The direct quotation from "Surely You're Joking, Mr. Feynman!" regarding the method of differentiation under the integral sign is as follows:

One thing I never did learn was contour integration. I had learned to do integrals by various methods shown in a book that my high school physics teacher Mr. Bader had given me. One day he told me to stay after class. "Feynman," he said, "you talk too much and you make too much noise. I know why. You're bored. So I'm going to give you a book.

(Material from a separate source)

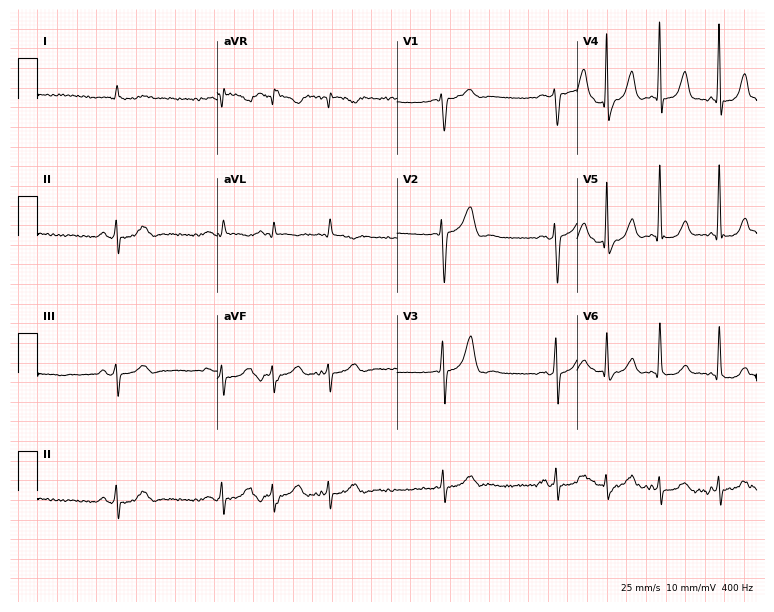
ECG — a male patient, 72 years old. Screened for six findings — first-degree AV block, right bundle branch block, left bundle branch block, sinus bradycardia, atrial fibrillation, sinus tachycardia — none is recorded.
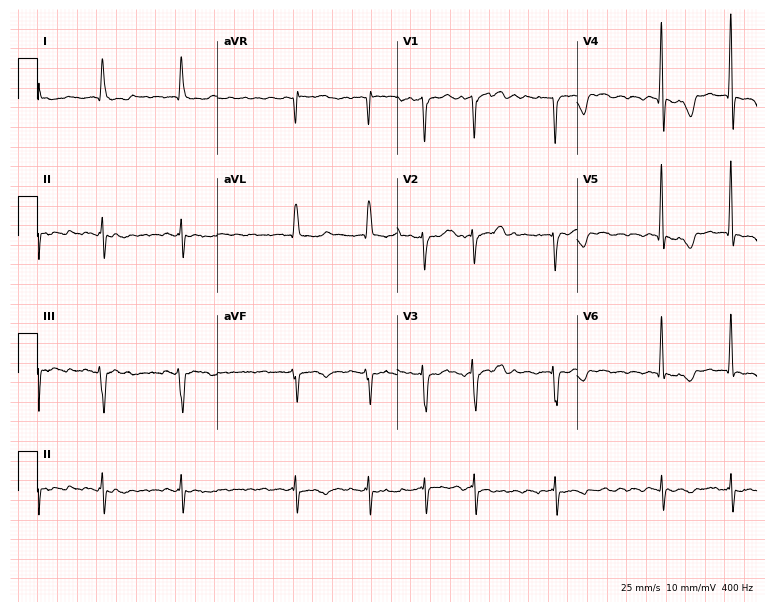
12-lead ECG from a man, 60 years old (7.3-second recording at 400 Hz). Shows atrial fibrillation (AF).

You go up there in the back, in the corner, and study this book, and when you know everything that's in this book, you can talk again." So every physics class, I paid no attention to what was going on with Pascal's Law, or whatever they were doing. I was up in the back with this book: Advanced Calculus, by Woods. Bader knew I had studied Calculus for the Practical Man a little bit, so he gave me the real works—it was for a junior or senior course in college.

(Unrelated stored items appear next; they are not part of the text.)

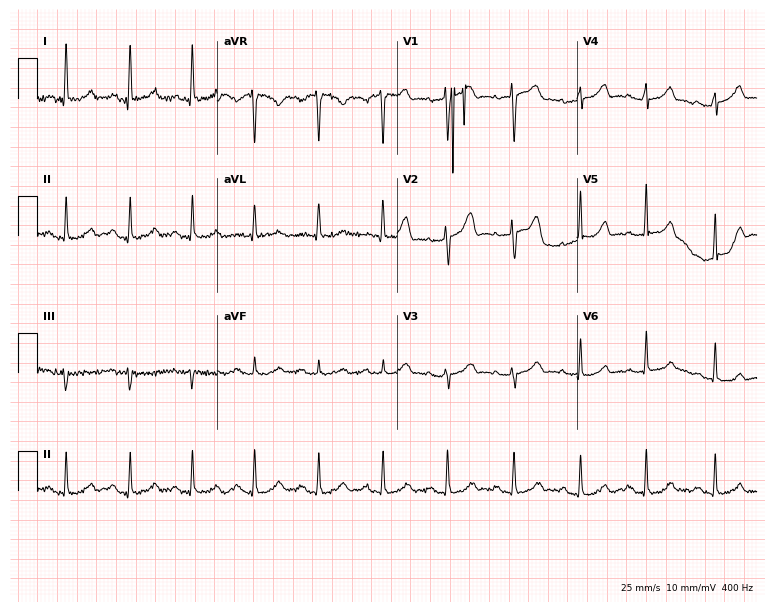
Standard 12-lead ECG recorded from a 57-year-old female. Read as a normal ECG.
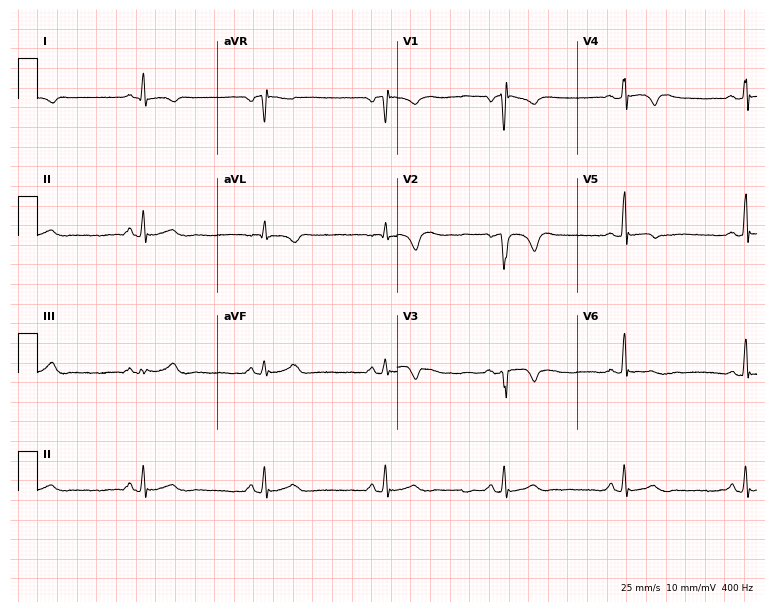
Standard 12-lead ECG recorded from a 58-year-old male. None of these six findings is recorded: first-degree AV block, right bundle branch block (RBBB), left bundle branch block (LBBB), sinus bradycardia, atrial fibrillation (AF), sinus tachycardia. Only these six findings were labelled.
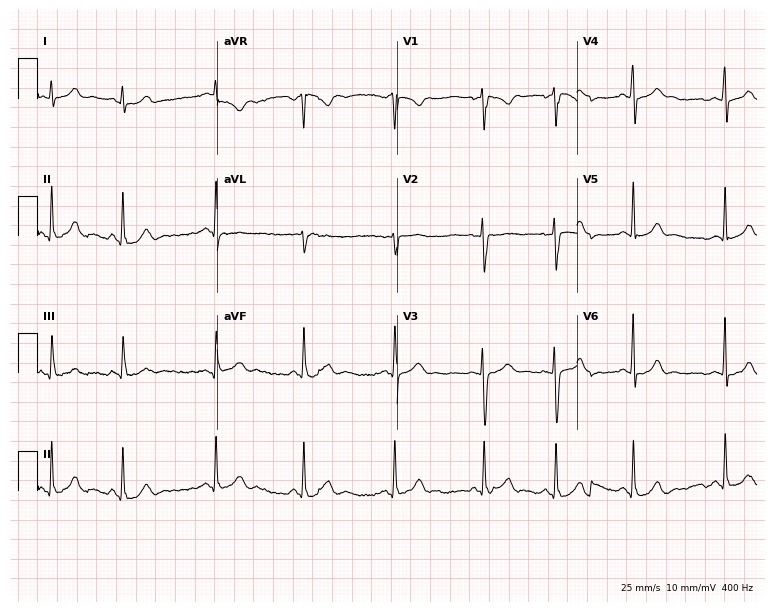
Resting 12-lead electrocardiogram. Patient: a 19-year-old woman. Read as a normal ECG.
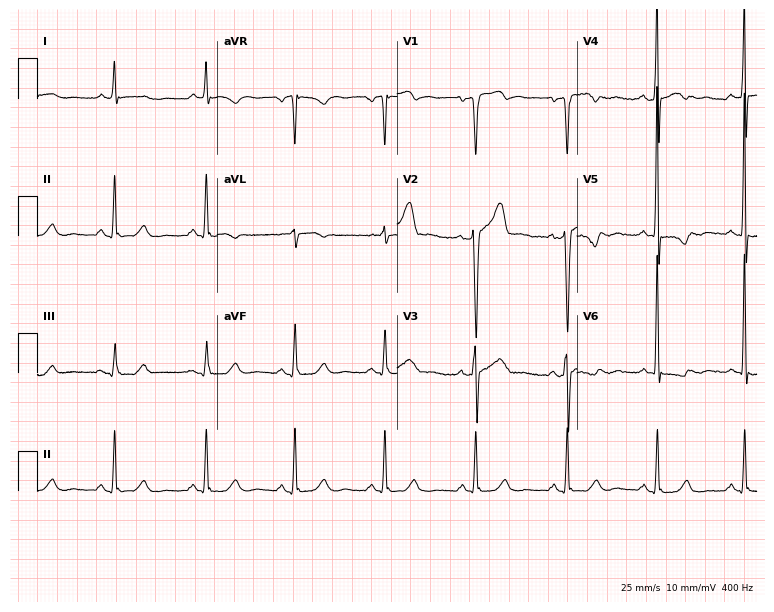
12-lead ECG from a 52-year-old man. Screened for six findings — first-degree AV block, right bundle branch block, left bundle branch block, sinus bradycardia, atrial fibrillation, sinus tachycardia — none is recorded. Findings outside these six are not listed.

It had Fourier series, Bessel functions, determinants, elliptic functions—all kinds of wonderful stuff that I didn't know anything about. That book also showed how to differentiate parameters under the integral sign—it's a certain operation. It turns out that's not taught very much in the universities; they don't emphasize it.

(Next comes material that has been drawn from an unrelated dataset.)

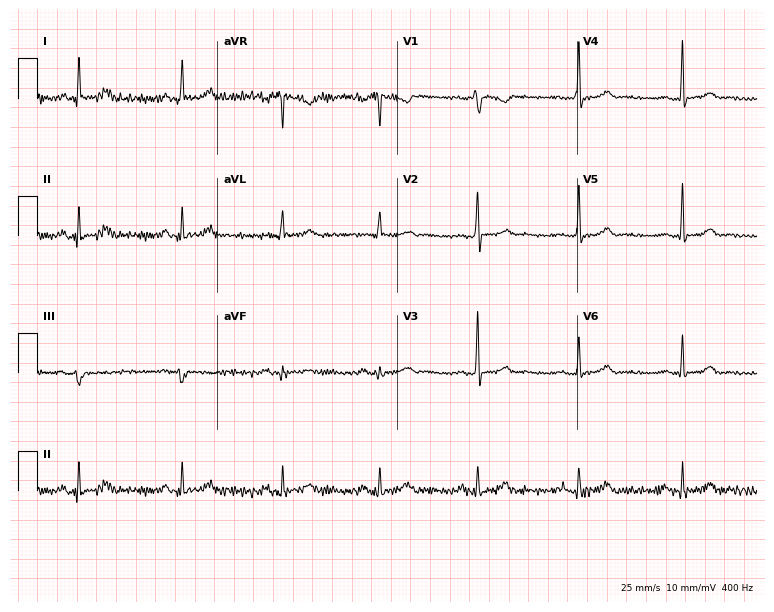
ECG — a 49-year-old woman. Screened for six findings — first-degree AV block, right bundle branch block, left bundle branch block, sinus bradycardia, atrial fibrillation, sinus tachycardia — none is recorded. Other findings, if any, are not listed.
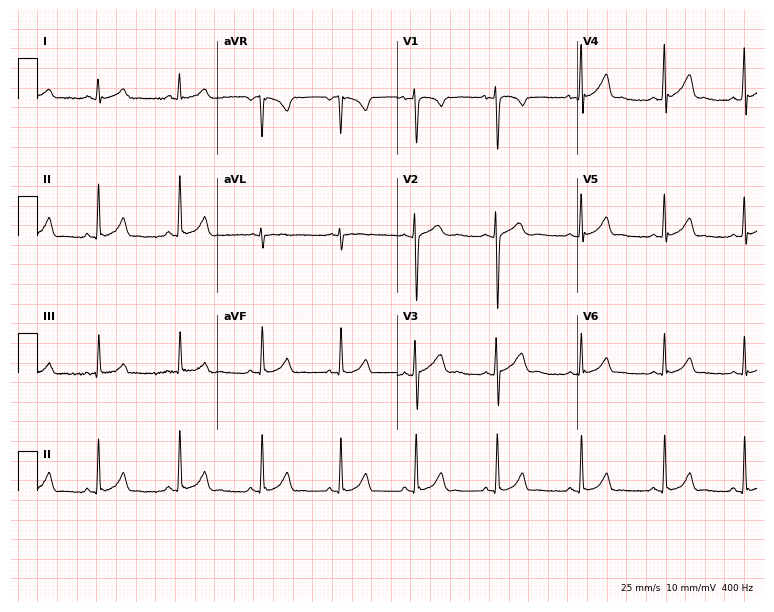
Resting 12-lead electrocardiogram. Patient: a 17-year-old woman. None of these six findings is recorded: first-degree AV block, right bundle branch block, left bundle branch block, sinus bradycardia, atrial fibrillation, sinus tachycardia.

But I caught on how to use that method, and I used that one damn tool again and again. So because I was self-taught using that book, I had peculiar methods of doing integrals. The result was, when guys at MIT or Princeton had trouble doing a certain integral, it was because they couldn't do it with the standard methods they had learned in school. If it was contour integration, they would have found it; if it was a simple series expansion, they would have found it. Then I come along and try differentiating under the integral sign, and often it worked. So I got a great reputation for doing integrals, only because my box of tools was different from everybody else's, and they had tried all their tools on it before giving the problem to me.

Answer 4

It was something related to calculating a definite integral that required Feynman to calculate some digits of $\pi$ after the decimal point. An exact reference to this integral would be very difficult to find if it exists in literature.